Posted by Stan Rosenthal 
on 29 December 2012, 4:51:19 PM
It is not a question of whether change will come from the top or the bottom. It is more a question of who will be able to have the greatest influence on shaping our society, Big Business, Mass Advertising and the Media, or the kind of grass roots activities that Neal advocates.

Only a strong Labour government can keep the first three in check to create the space in which the devolved institutions and campaigning vehicles can come to the fore.. Another prerequisite will be urgent action for a shorter working week to get people off the work/spend treadmill which is the biggest obstacle to a more participatory democracy. Again this can only be done at government level.

So I would argue that you need strong top down action to allow the bottom up action to flourish.
Posted by Chris Cook (Linlithgow)
on 29 December 2012, 1:20:06 AM
You're on the right lines Neil, but the institutions of the future will not be organisations with a life and management of their own: they will be framework agreements for self-organisation.

In a networked economy there is no more need for power-seeking Public Sector middlemen than there is for rent-seeking Private Sector middlemen.

The future of finance will be direct Peer to Peer Credit (which is not the same thing as P2P interest-bearing debt such as Zopa) and direct 'Peer to Asset' investment in the streams of value comprised in the use value of productive assets held in common.

This requires consensual agreements for mutual risk and revenue sharing and credit instruments which update those which pre-date existing finance capital by centuries.

By way of example a 'Real Green Deal' - which brings together, using simple (but long forgotten) instruments and methods - investors in energy directly with investments in energy savings, could be introduced 'bottom up' starting tomorrow, and drive the transition to a low carbon economy.
Posted by Mac (London)
on 27 December 2012, 2:43:03 AM
Reading this is a bit like wrestling with smoke. The last para reads like a 'The Thick of It' pastiche of Demos-esque network society techno-babble.

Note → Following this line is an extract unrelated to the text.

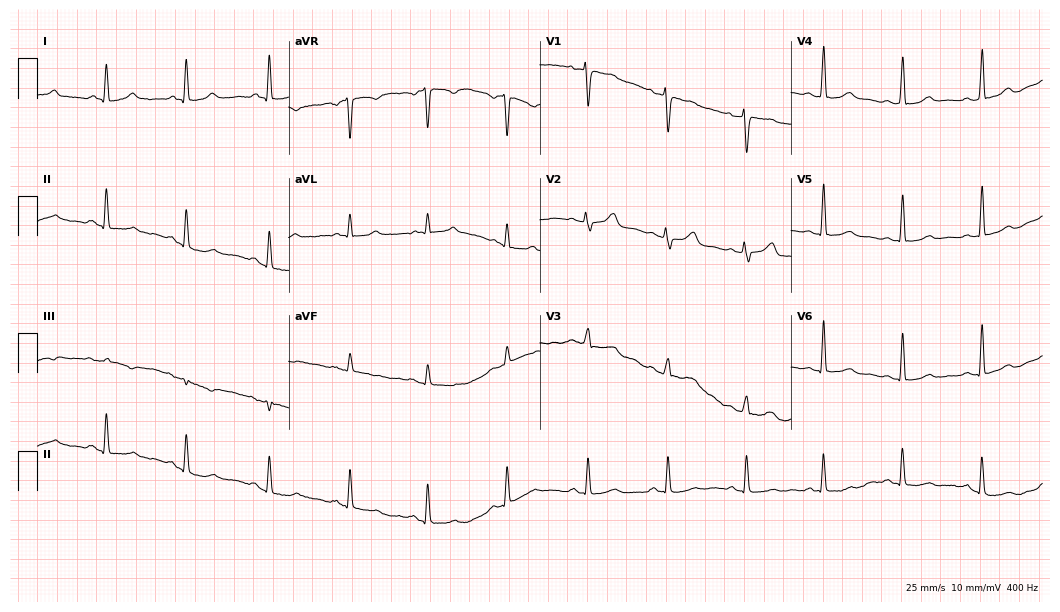
Electrocardiogram, a 41-year-old female patient. Overall reading on record: normal ECG.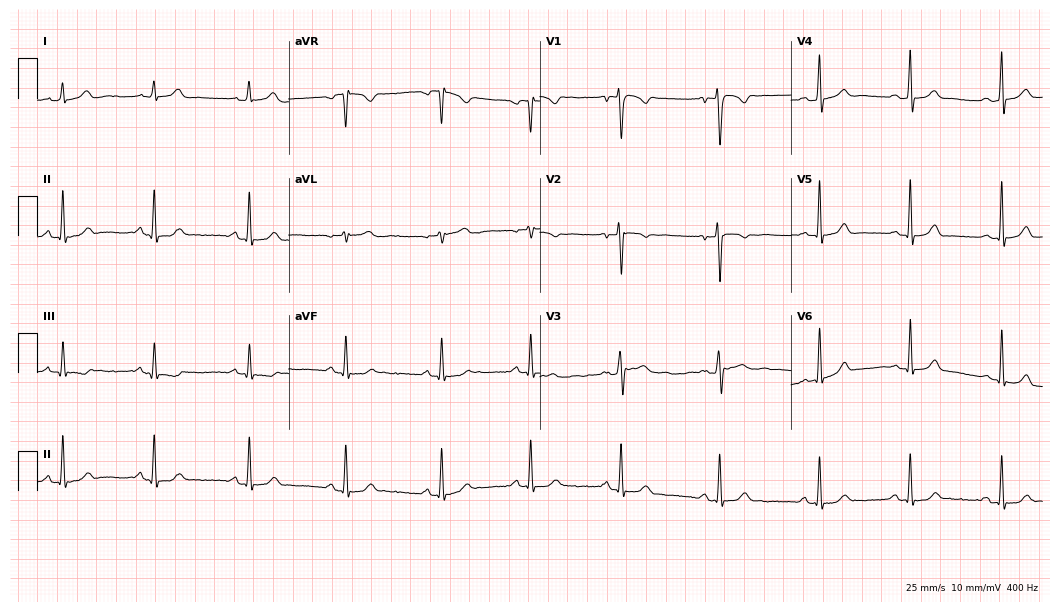
ECG — a female, 18 years old. Labelled as a normal ECG.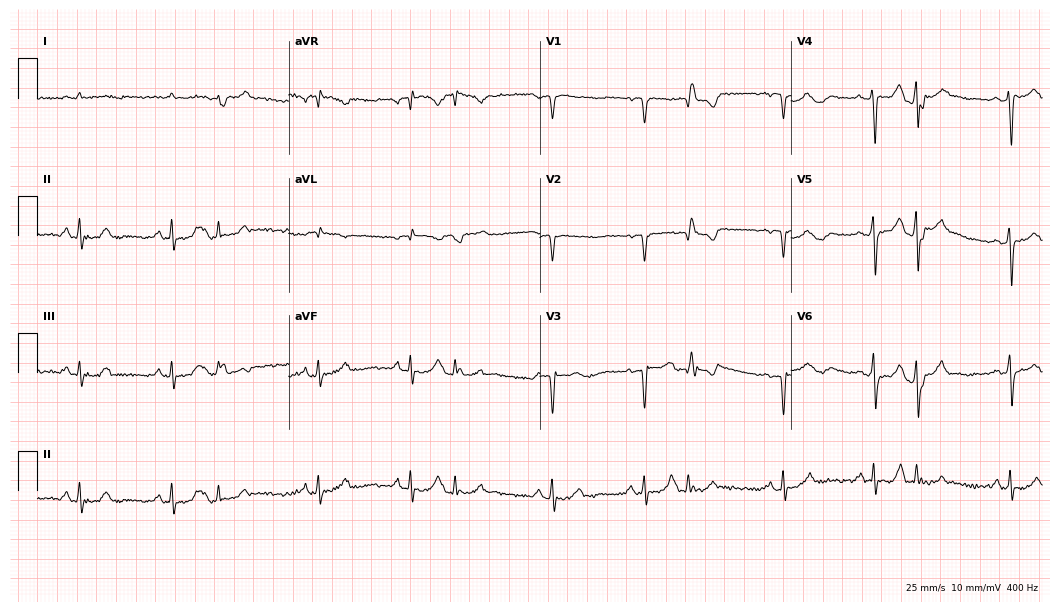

I suspect the battles of the future will be less to do with building alliances (with those compassionate neoliberals in the Lib Dems?) to be more 'creative and innovative' - and more to do with the social consequences of years of grinding austerity and growing inequality.

I'm afraid Neal's apolitical stream of consciousness will prove hopelessly inadequate.

I am no Leninist - but to devalue political organisation in a context where capital never ceases to find new and more effective ways to organise for its interests is, frankly, politically irresponsible.

If anything the left has to re-discover the importance of organisation at all scales - from the local to the international. If we don't, capital will continue to deepen its hold over our increasingly insecure and commodified lives.

Posted by Lewis Parry (Elx)
on 23 December 2012, 8:35:09 PM
All our big old institutions are in crisis?Really?
The Royal Family seems more secure than ever this year.
The British Army operates efficiently in Afghanistan.
Criticism of these institutions by the Labour Party
would be very unpopular,no matter how constructive
it might be.
The police services that held the lines against rioters
and gangsters,risking serious injury and death were
highlighted last year and this.
Does the public wish that response to be more liquid
and malleable?
Maybe the new struggling to be born is a beast shambling
towards Bethlehem?

Posted by Mark 
on 21 December 2012, 7:54:42 PM
Neal Can you please explain why managerialism was condemned by the Labour Leader as the reasons for New Labours demise yet a new executive board (managerial) has been created.

Refounding Labour has centralised the party to the point of apathy returning and it is clear that the relationship between party member, MP, NEC, NPF, etc has widened more now than at any point during the New Labour era.

If the party cannot practice what it preaches internally there is little chance of it succeeding in society. Dont you think?